The fiber orientation can be derived from the optic axis associated with n_e. The birefringence Δn can be derived from the phase retardation δ between the two orthogonal polarization components of the incident light after passing through a homogeneous tissue segment of thickness d (Figure 2(a)): δ = (2π/λ)×d × Δn, where λ is the light wavelength. In fibrous tissues, the optical attenuation may also be direction dependent, i.e. the optical diattenuation effect. Therefore, the measured phase retardation is a complex number γ = δ + iσ. The diattenuation coefficient is defined as σ = µ_e–µ_o, where µ_e and µ_o represent optical attenuation coefficients when the light polarization is along and perpendicular to the fiber orientation, respectively.

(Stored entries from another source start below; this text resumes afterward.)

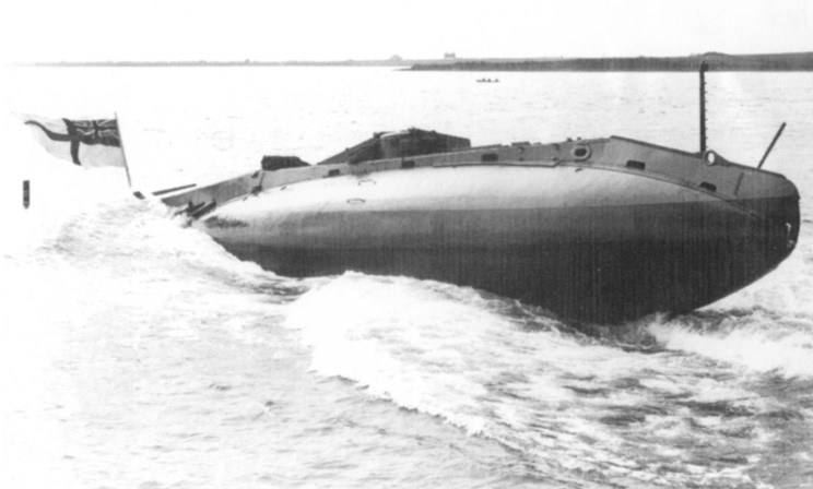 Субмарина Великобритании, Голландия 1
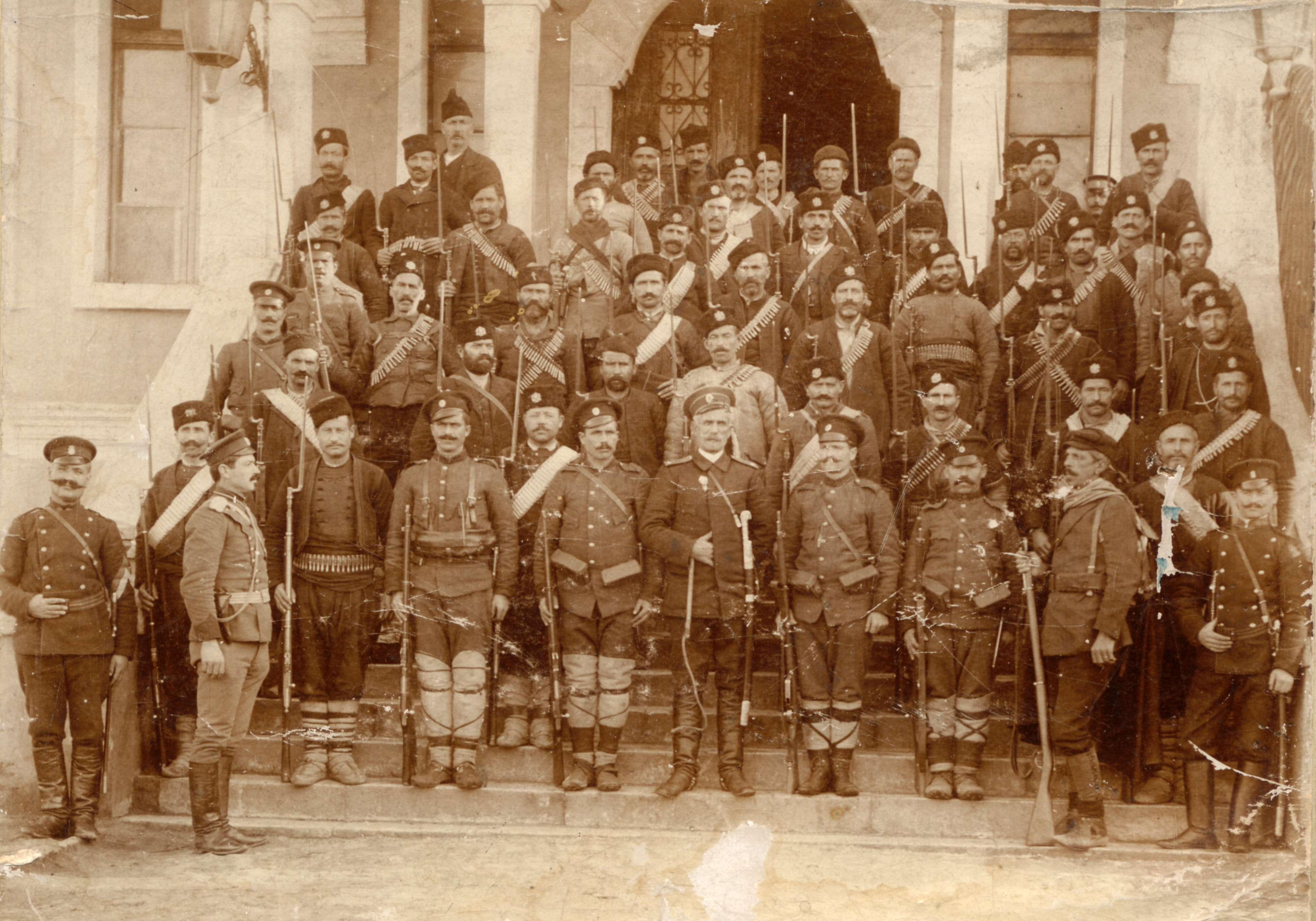 Майор Лазар Нишков с част от дружината на 7 рилска дивизия, ноември 1912 година пред околийското управление в Мехомия
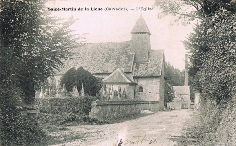 Église de Saint-Martin-de-la-Lieue, département du Calvados, France, sur une carte postale de la fin du 19e ou du début du 20e siècle. Vue du Sud.
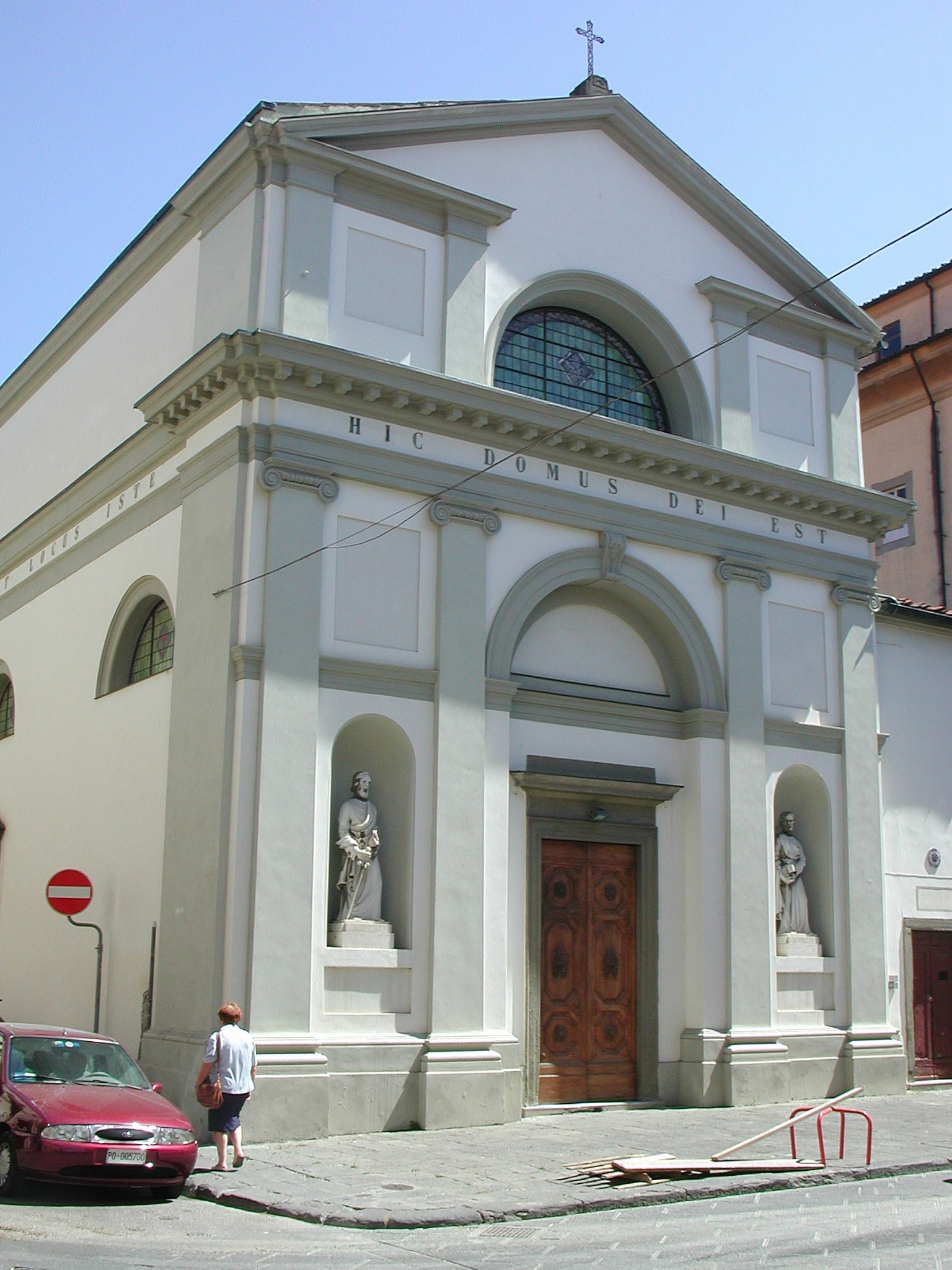 Chiesa San Pier Forelli di Prato Source: photo uploaded by User:RicciSpeziari. Photographer: Riccardo Speziari
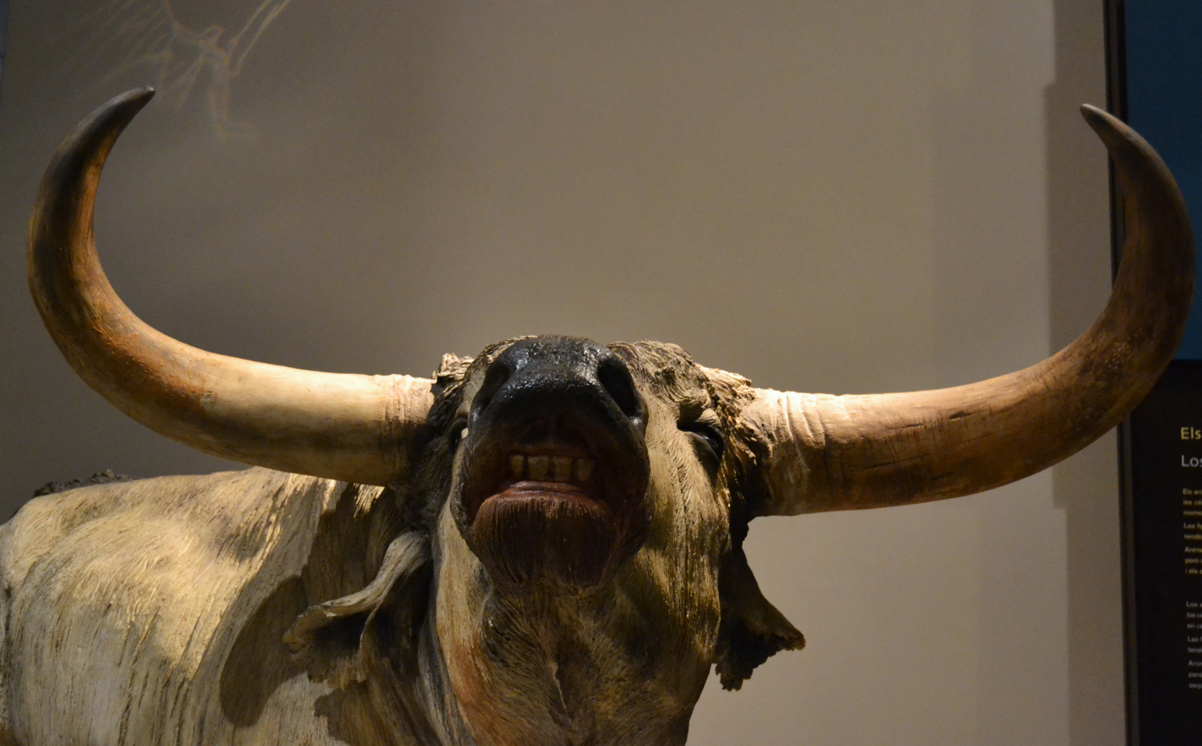 Reproducció d'un ur al museu de la Valltorta, cap.
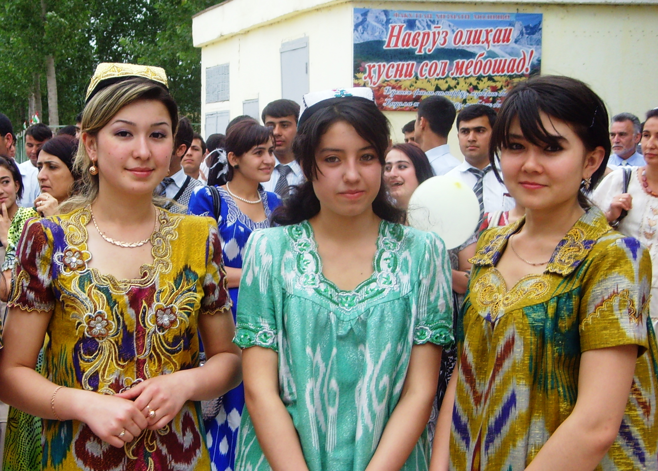 Девушки в современной национальной одежде, лето 2013 года. Таджикистан
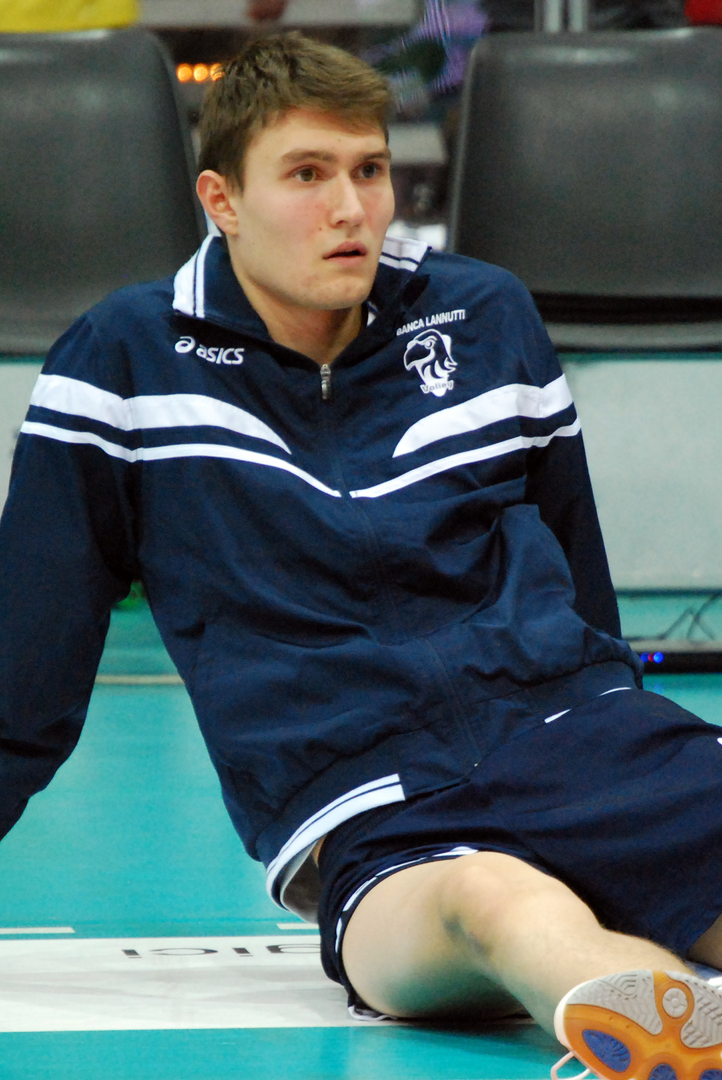 Oleg Antonov
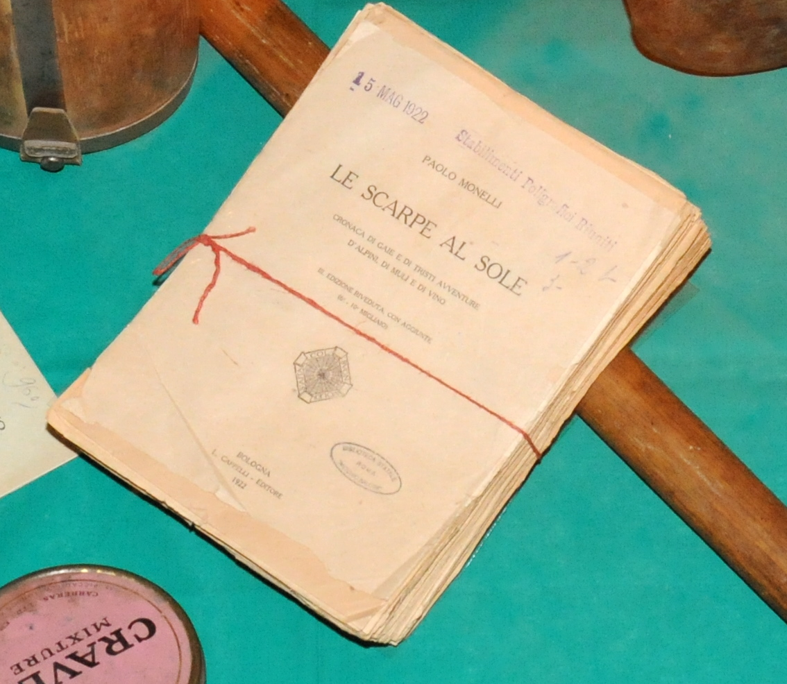 Particolare della vetrina della Mostra permanente della Grande Guerra sito in Borgo Valsugana (TN): copia de "le scarpe al sole" con note autografe di Paolo Monelli, proveniente dalla Biblioteca statale Antonio Baldini di Roma
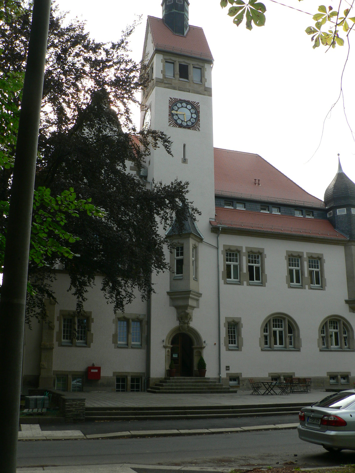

Using optic axis to represent fiber orientation has been long utilized in optical characterization of materials. For example, PLM measures tissue birefringence by examining the changes of optical polarization after the light transmits through a thin sample.²⁴ The polarization calculation is well defined when the thin sample section has homogeneous optical birefringence. However, measuring optical birefringence and fiber orientation in PSOCT is more challenging because PSOCT works in the reflection mode to achieve depth-resolved imaging. As illustrated in Figure 2(b), the incident light travels from the sample surface (pixels 1) to the depth z_m–1 before being backscattered at depth z_m. Then the backscattered light travels back along the incident path and is detected after exiting from the surface. Therefore, the polarization property of the detected backscattered light from depth z_m is affected by the cumulative “round-trip” sample properties from tissue surface to the imaging depth z_m. When tissue birefringence and fiber orientation change with depth, their “cumulative” effects are entangled in the PSOCT measurements obtained from depth z_m. Thus, the cumulative PSOCT results do not represent the true local birefringence and fiber orientation at the corresponding depth.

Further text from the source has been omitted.